> _Data for analysis_
--------------------

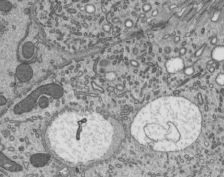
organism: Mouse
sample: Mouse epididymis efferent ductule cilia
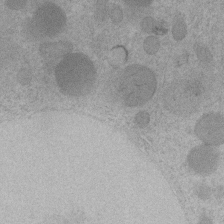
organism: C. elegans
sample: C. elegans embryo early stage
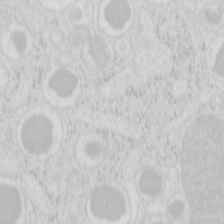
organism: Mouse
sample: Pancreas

--------------------

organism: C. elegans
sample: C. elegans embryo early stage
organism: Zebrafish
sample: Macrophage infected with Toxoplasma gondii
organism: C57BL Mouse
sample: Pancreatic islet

--------------------

> _Task prompt_
An answer consisting of the number alone is required: how many lines in the entries hold the string "Mouse"?

> _Answer space_
4